Зимой Чехов часто наведывался на Тверскую, где в дешевых номерах под громким названием «Англия» жили Левитан и Алексей Степанович Степанов.
Антон Павлович шутливо претендовал на роль будущего биографа этих художников и уверял, что впоследствии будет писать об «английском» периоде в их творчестве.
«Английский» период был нелегким. Степанов, в отличие от соседа, получил звание классного художника, но доходы у обоих были невелики, и приятели нередко начинали день натощак мечтами о природе.
У «Степочки», как все звали Степанова, был такой чудесный характер, что Нестеров однажды высказал уверенность, что «на всем белом свете не нашлось бы такого свирепого человеконенавистника, который ни с того ни с сего, „здорово живешь“, не взлюбил бы Алексея Степановича».
Он осиротел еще раньше, чем Левитан, и тоже не любил распространяться о своем детстве.
Замкнутый и скромный, Степанов был отличным товарищем. Сошлись они с Левитаном и на любви к охоте, хотя «Степочка» пристрастился к ней, скорее, как к средству полюбоваться зверями, которых очень любил и прекрасно изображал.
Когда Левитану потребовалось вписать в заказанную ему картину «Зимой в лесу» волка, это сделал «Степочка».
Через несколько лет Чехов попросил его иллюстрировать «Каштанку» и остался очень доволен.
Случалось Антону Павловичу наведываться в «Англию» к перебивавшимся с хлеба на квас постояльцам и в качестве «придворного медика».

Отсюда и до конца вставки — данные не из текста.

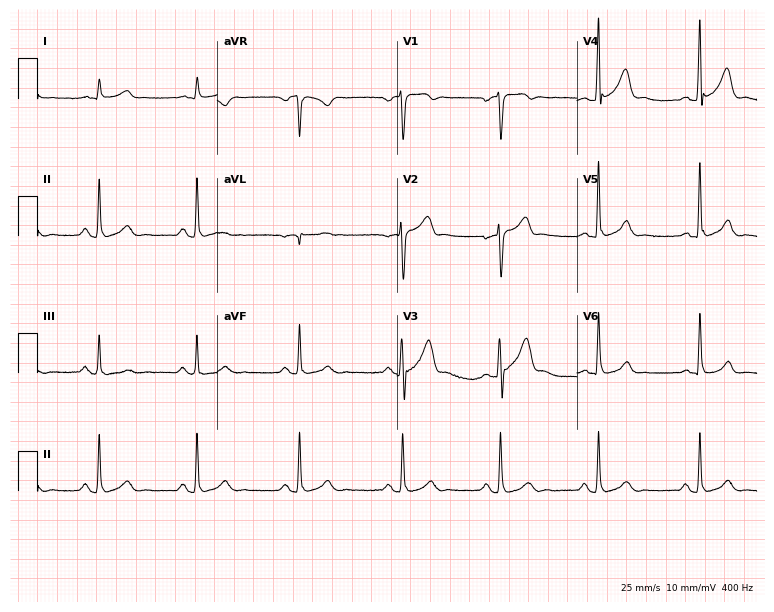
Electrocardiogram, a 51-year-old man. Overall reading on record: normal ECG.
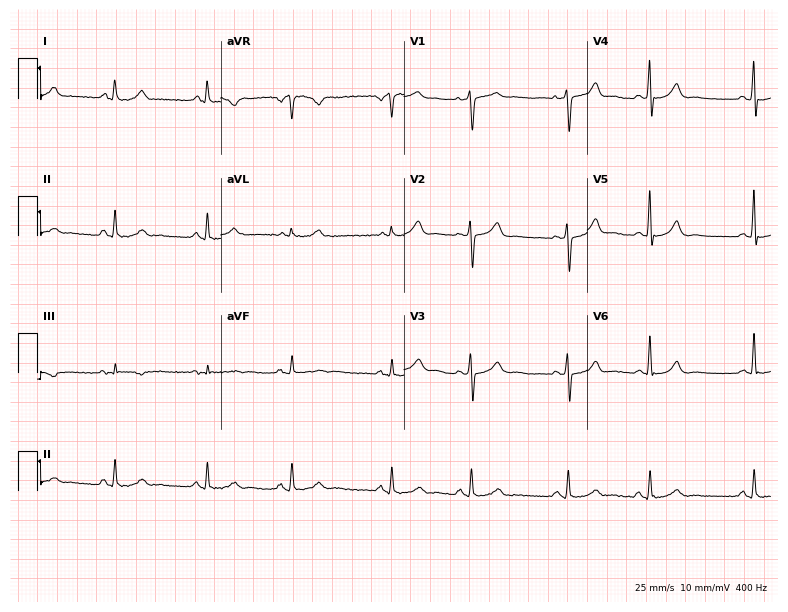
ECG (7.5-second recording at 400 Hz) — a 30-year-old female. Labelled as a normal ECG.
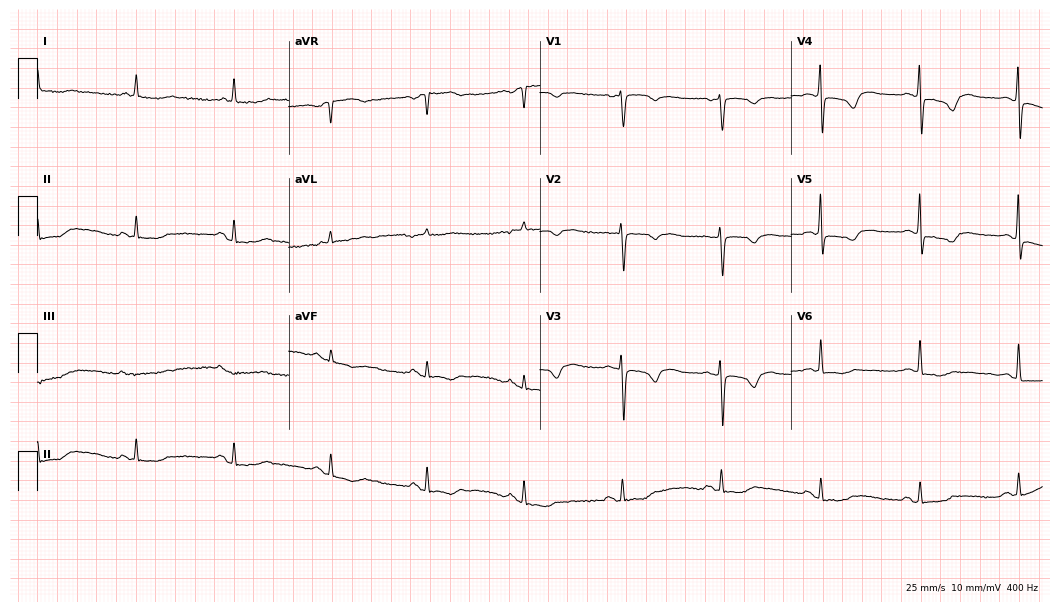
12-lead ECG from a 73-year-old female patient. No first-degree AV block, right bundle branch block, left bundle branch block, sinus bradycardia, atrial fibrillation or sinus tachycardia recorded for this tracing. Only these six findings were labelled.
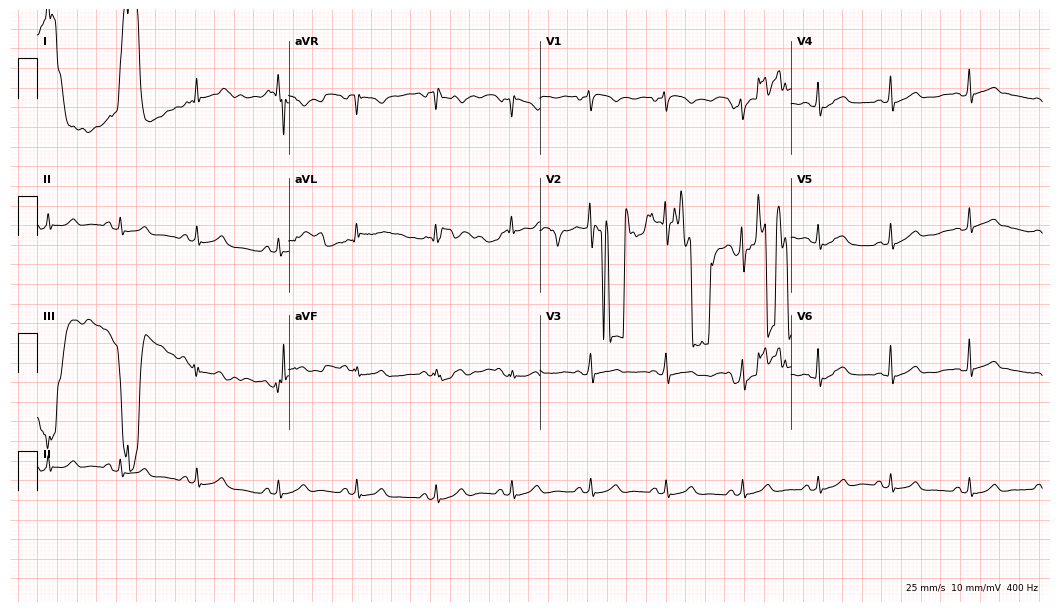
12-lead ECG from a 30-year-old female. No first-degree AV block, right bundle branch block, left bundle branch block, sinus bradycardia, atrial fibrillation or sinus tachycardia recorded for this tracing. Other findings, if any, are not listed.
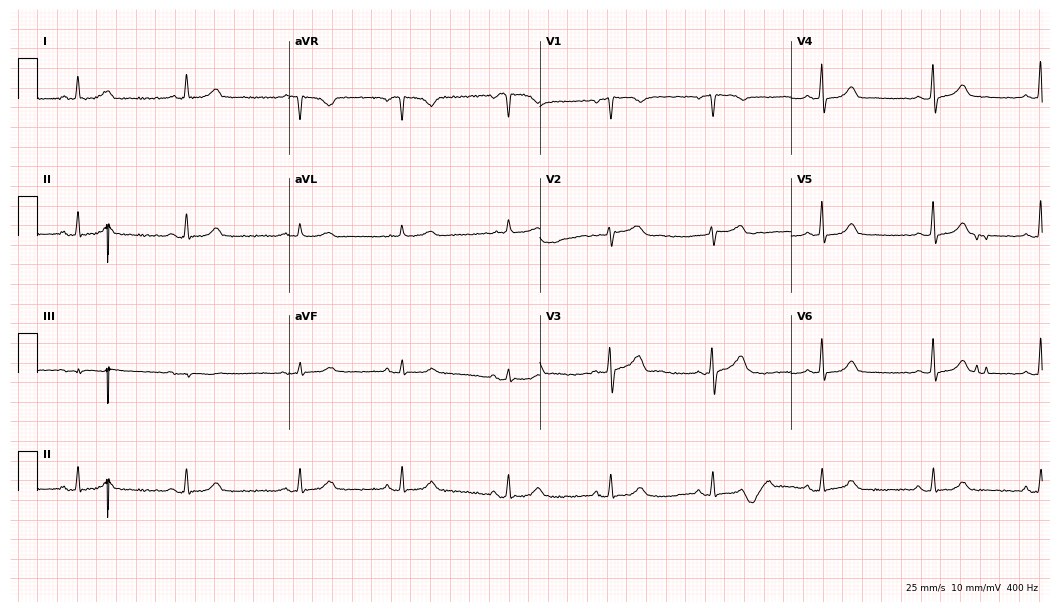
Standard 12-lead ECG recorded from a 55-year-old woman (10.2-second recording at 400 Hz). Read as a normal ECG.
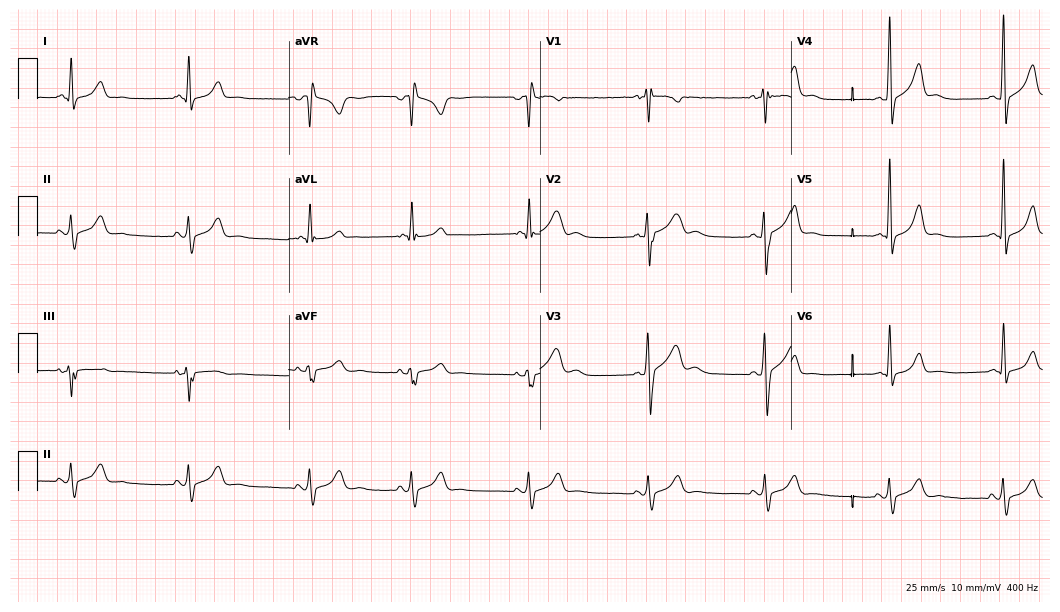
Standard 12-lead ECG recorded from a 17-year-old man (10.2-second recording at 400 Hz). The tracing shows sinus bradycardia (a sinus rate of 50 beats per minute or less).

«Помню я зимнюю ночь, — писал много лет спустя М. В. Нестеров, — большой, как бы приплюснутый номер в три окна на улицу — с неизбежной перегородкой. Тускло горит лампа, два-три мольберта с начатыми картинами, от них ползут тени по стенам, громоздятся к потолку… За перегородкой изредка тихо стонет больной. Час поздний. Заходят проведать больного приятели. Они по очереди дежурят у него. Как-то в такой поздний час зашел проведать Левитана молодой, только что кончивший курс врач, похожий на Антона Рубинштейна. Врач этот был Антон Павлович Чехов».
Вскоре после описываемой болезни, в конце марта 1886 года, Левитан уехал в Крым — «погреться», а главное, конечно, поработать.
И Крым оправдал самые смелые его ожидания.
«Дорогой Антон Павлович, — пишет он своему недавнему лекарю 24 марта, — черт возьми, как хорошо здесь! Представьте себе теперь яркую зелень, голубое небо, да еще какое небо! Вчера вечером я взобрался на скалу и с вершины взглянул на море, и знаете ли что, — я заплакал, и заплакал навзрыд: вот где вечная красота и вот где человек чувствует свое полнейшее ничтожество! Да что значат слова, — это надо самому видеть, чтоб понять! Чувствую себя превосходно, как давно не чувствовал, и работается хорошо (уже написал семь этюдов и очень милых), и если так будет работаться, то я привезу целую выставку».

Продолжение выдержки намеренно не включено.